The Mercantilism of Our Time

February 6, 2009 by

[Last in a series]

Someone handed me a book the other day–a cult classic among music geeks–and urged me to read it, and, when I had finished, sign my name in the front cover. That way I could be added to the already long list of readers in the front cover, each of whom add added his or her scrawl to the book after having read it.

How charming!

Except for one thing: this is complete violation of the spirit of intellectual property law. All these readers were sharing the same book instead of buying a new copy. Think of the revenue lost to the publisher and the royalties lost to the author! Why, if this gets out of hand, no one will ever write or publish again! These readers are all pirates and thieves, and they should probably be subject to prosecution.
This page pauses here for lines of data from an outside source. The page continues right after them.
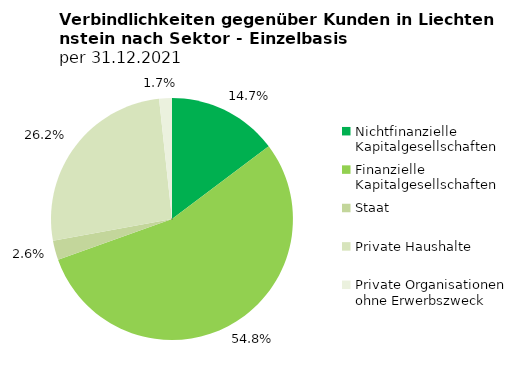
| Category | Series 0 |
|---|---|
| Nichtfinanzielle Kapitalgesellschaften | 2886547 |
| Finanzielle Kapitalgesellschaften | 10729683 |
| Staat | 505129 |
| Private Haushalte | 5124693 |
| Private Organisationen ohne Erwerbszweck | 334452 |
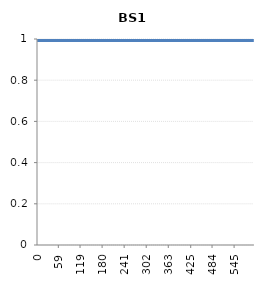
| Category | BS1 |
|---|---|
| 0.0 | 1 |
| 573.0 | 1 |
| 573.0 | 1 |
| 599.0 | 1 |
| 599.0 | 1 |
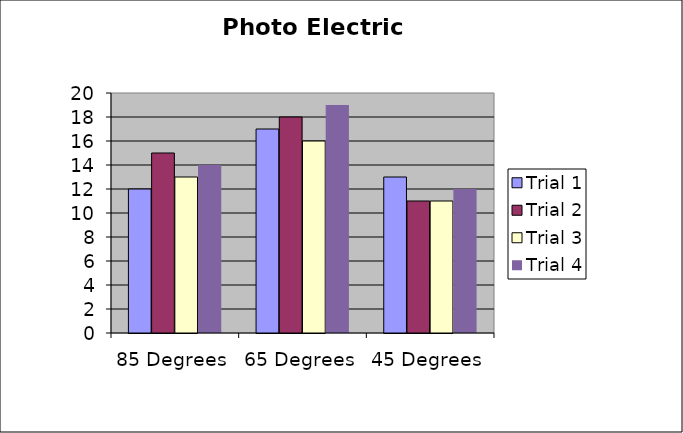
| Category | Trial 1 | Trial 2 | Trial 3 | Trial 4 |
|---|---|---|---|---|
| 85 Degrees | 12 | 15 | 13 | 14 |
| 65 Degrees | 17 | 18 | 16 | 19 |
| 45 Degrees | 13 | 11 | 11 | 12 |
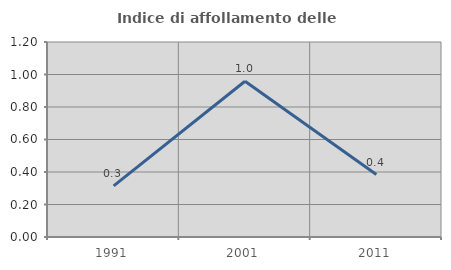
| Category | Indice di affollamento delle abitazioni  |
|---|---|
| 1991.0 | 0.314 |
| 2001.0 | 0.958 |
| 2011.0 | 0.385 |
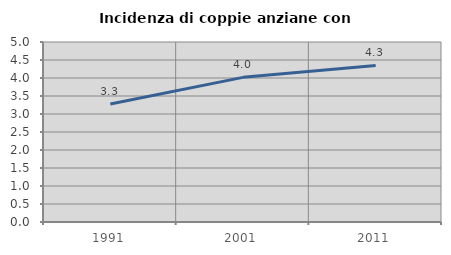
| Category | Incidenza di coppie anziane con figli |
|---|---|
| 1991.0 | 3.279 |
| 2001.0 | 4.018 |
| 2011.0 | 4.348 |
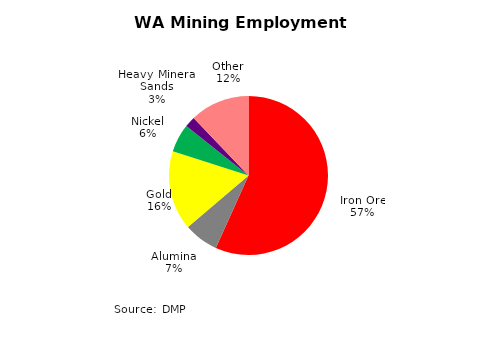
| Category | Series 0 |
|---|---|
| Iron Ore | 60844 |
| Alumina | 7531 |
| Gold | 17337 |
| Nickel | 6160 |
| Heavy Mineral Sands | 2343 |
| Other | 12998 |
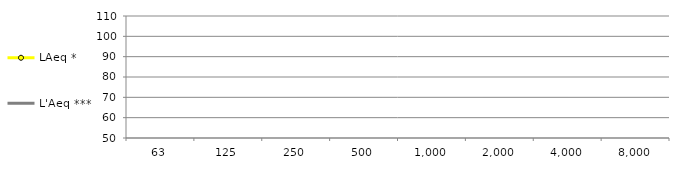
| Category | LAeq * | L'Aeq *** |
|---|---|---|
| 63.0 |  | 0 |
| 125.0 |  | 0 |
| 250.0 |  | 0 |
| 500.0 |  | 0 |
| 1000.0 |  | 0 |
| 2000.0 |  | 0 |
| 4000.0 |  | 0 |
| 8000.0 |  | 0 |
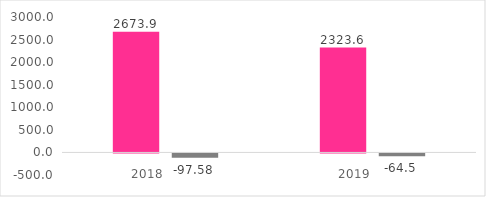
| Category | Прибыль | Убыток |
|---|---|---|
| 2018.0 | 2673.878 | -97.579 |
| 2019.0 | 2323.6 | -64.5 |

So goes the rationale behind intellectual property law. It’s what economists call a “producers’ policy,” design to create maximum revenue for one side of the economic exchange, consumers be damned. In that sense, it is exactly like trade protection, a short-sighted policy that stymies growth, robs consumers, and subsidies inefficiency.It’s Bastiat’s “petition of the candlemakers against the sun” all over again.

Apply the IP principle consistently and it’s a wonder we tolerate public libraries, where people are encouraged to share the same copy of a book rather than buy a new copy. Isn’t this also an institutionalized form of piracy?

The defenders of IP would have to admit that it is. They are often driven to crazy extremes in sticking the claim that copying is a form of theft.

I asked one emphatic correspondent about the ethics of the following case. I see a guy in a blue shirt and like it, so I respond by wearing one too. Is this immoral?

No, he said, because the color blue occurs in nature.

What if a person draws a yellow happy face on the blue shirt? Can I copy that? No, he said, this would be immoral. I must ask his permission and gain his consent. Actually, it’s even worse than the this case suggests. If even one person had previously worn a blue shirt with a happy face, no one else on the planet would be able to do that without seeking consent.

It should be obvious that if everyone were required to ask seek the permission for the use of every infinitely reproducible thing that “belongs” to someone else–every word, phrase, look, vocal inflection, chord progression, arrangement of letters, hair style, technique, or whatever–or if we were really to suppose that only person may possess the unique instant of any of these things, civilization would come to a grinding halt.

Sadly, this is where our laws are tending. Right now, there are laws being considered that would step up IP enforcement to the point of clear absurdity. Just last week, Youtube removed the background music of countless videos for copyright reasons, even though such videos help popularize the music. Even home performances of songs written in the 1930s–young kids playing piano and singing–were taken down at the behest of producers.

People are talking about extending patents to sports moves, extending copyright to story lines, imposing a central plan on computer design to comply with patents, forcing everyone on the planet to obey U.S.-style IP laws by means of military force. Kids are going to jail, institutions are hiring internal police forces to watch for IP violations, and an entire generation is growing up with a deeply cynical attitude toward the entire business of law.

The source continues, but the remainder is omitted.